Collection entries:

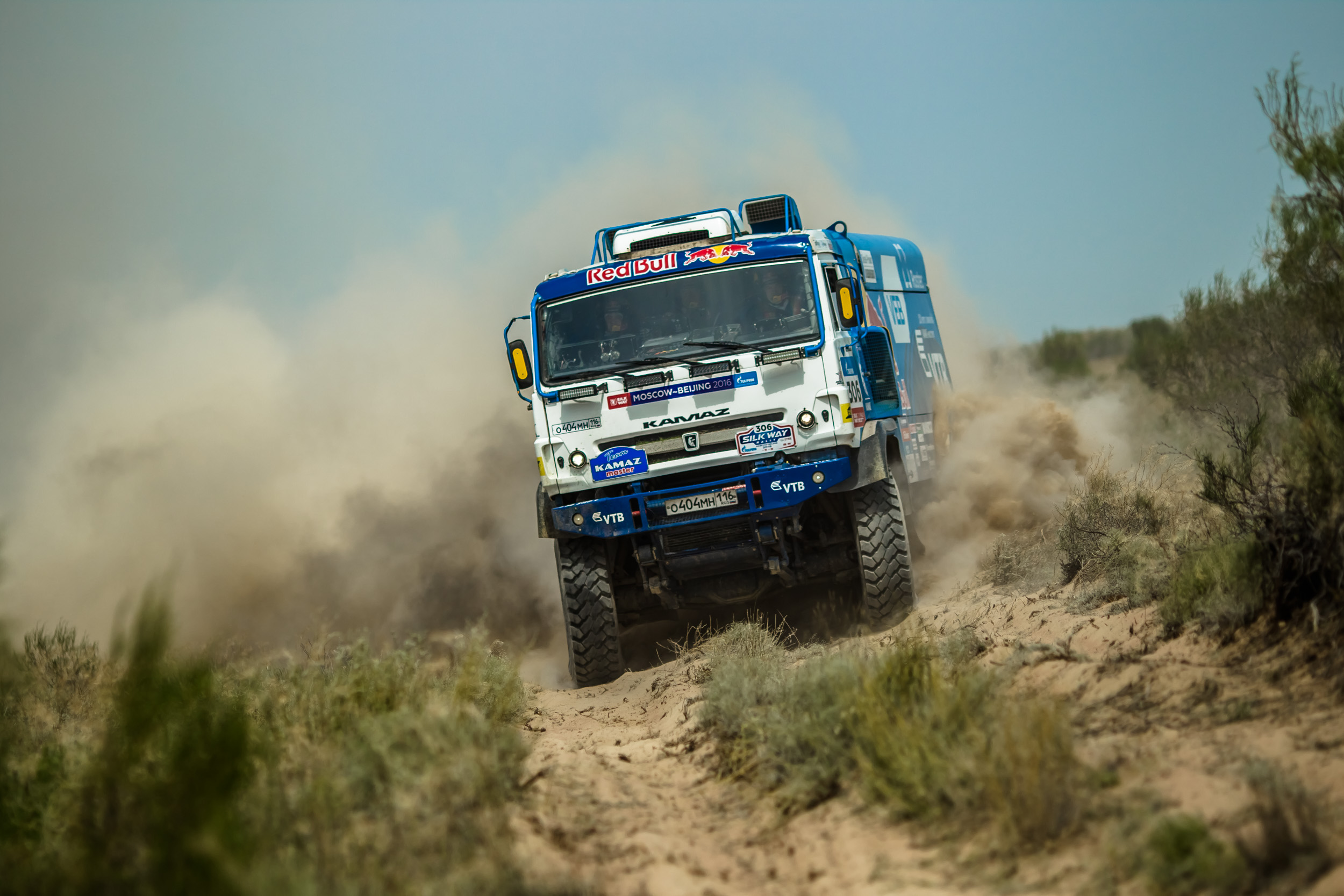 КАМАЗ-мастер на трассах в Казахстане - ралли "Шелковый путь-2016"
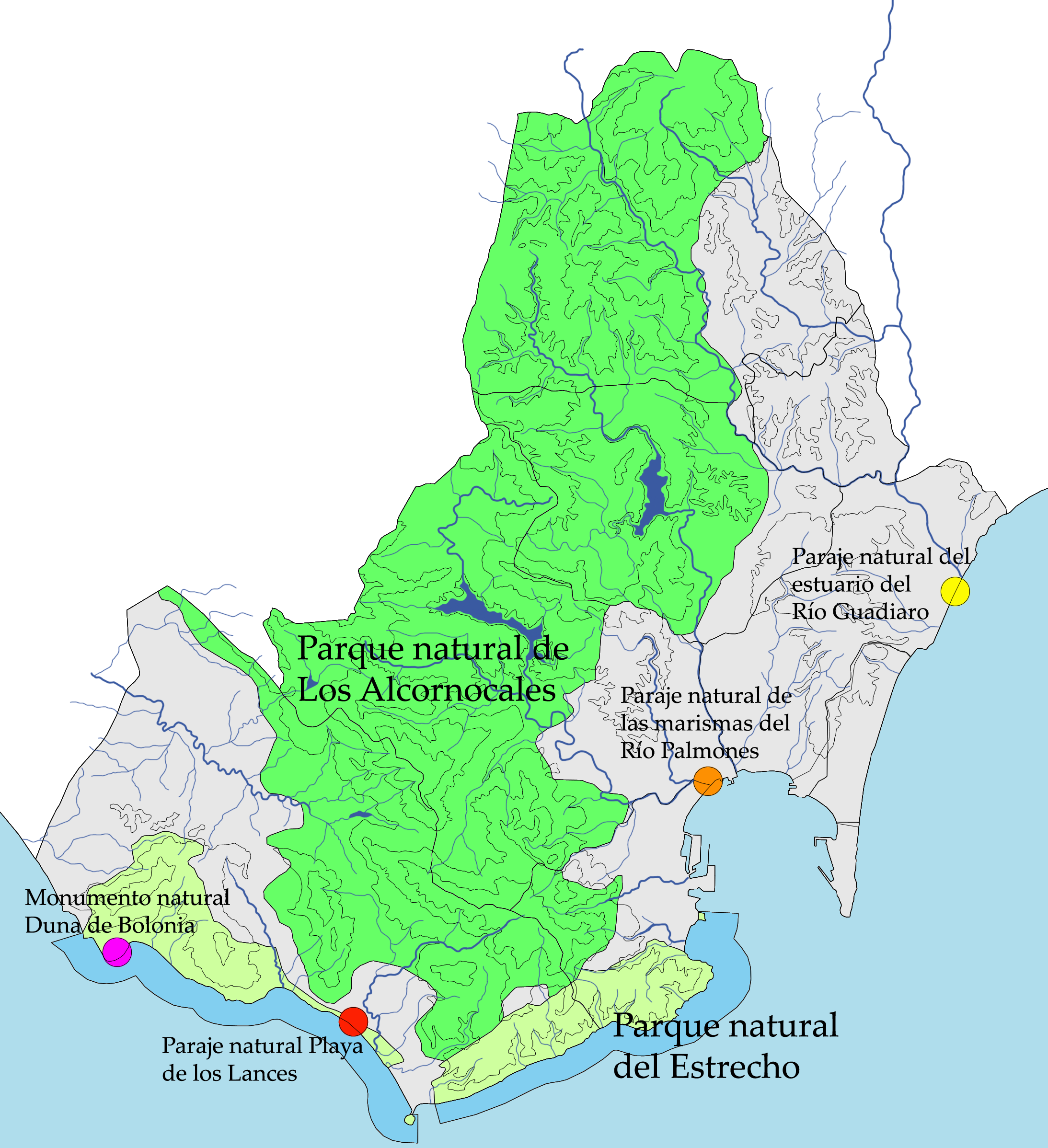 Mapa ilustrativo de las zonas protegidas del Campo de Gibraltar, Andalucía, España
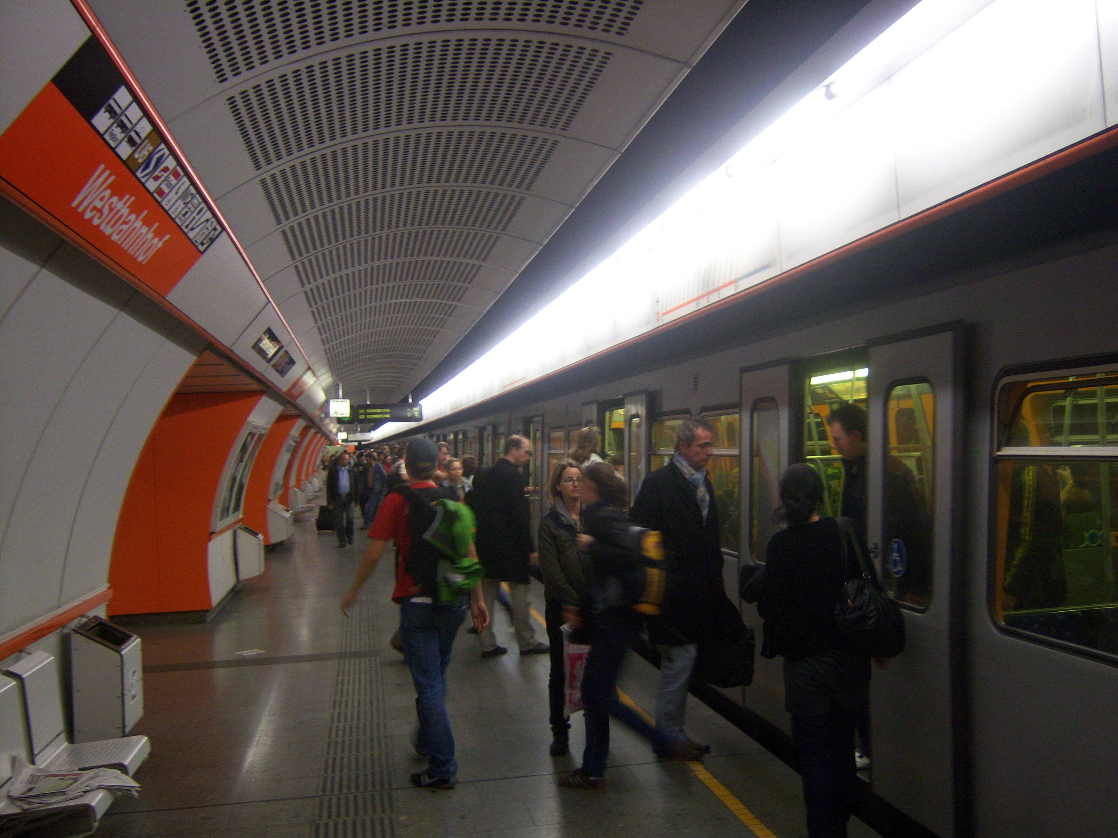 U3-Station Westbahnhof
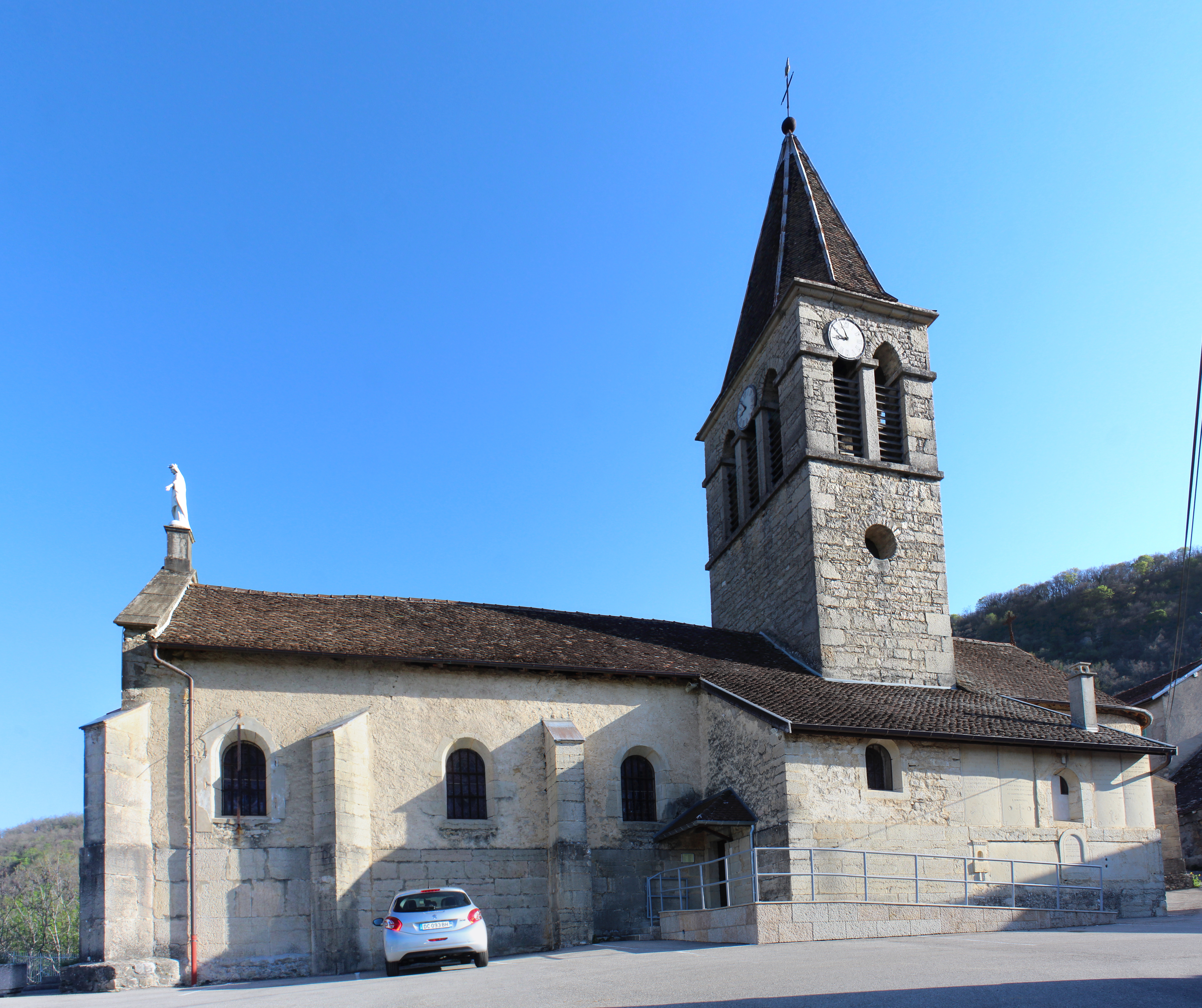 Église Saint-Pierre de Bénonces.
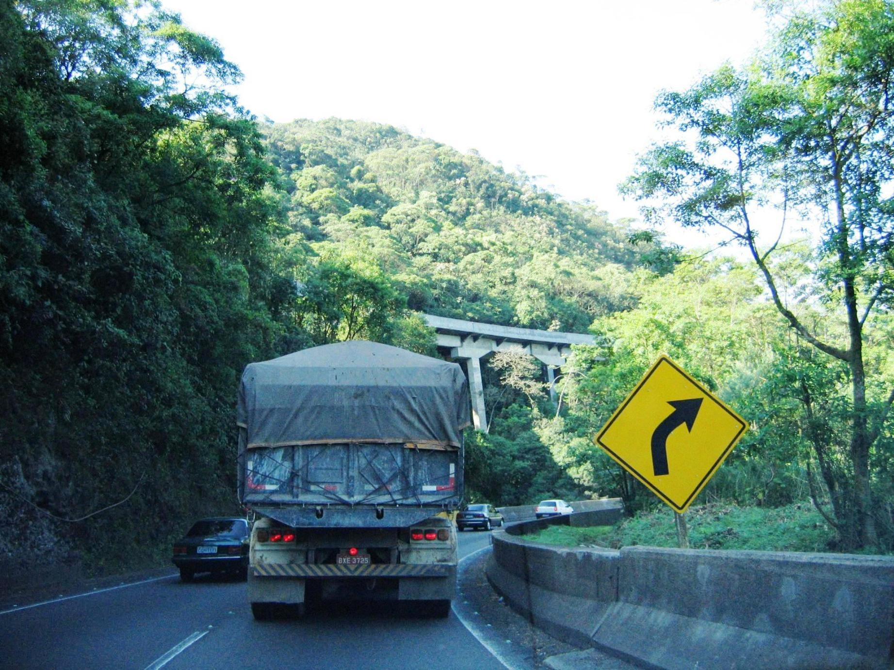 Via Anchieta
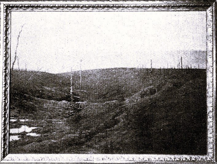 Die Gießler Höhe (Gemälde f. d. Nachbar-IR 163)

* _Instructions to follow_
What is needed is an exact restatement of the lines from the line with "Mapa ilustrativo de" through the final line of the data, pictures excluded.

* _The completed task_
 Mapa ilustrativo de las zonas protegidas del Campo de Gibraltar, Andalucía, España
 U3-Station Westbahnhof
 Église Saint-Pierre de Bénonces.
 Via Anchieta
 Die Gießler Höhe (Gemälde f. d. Nachbar-IR 163)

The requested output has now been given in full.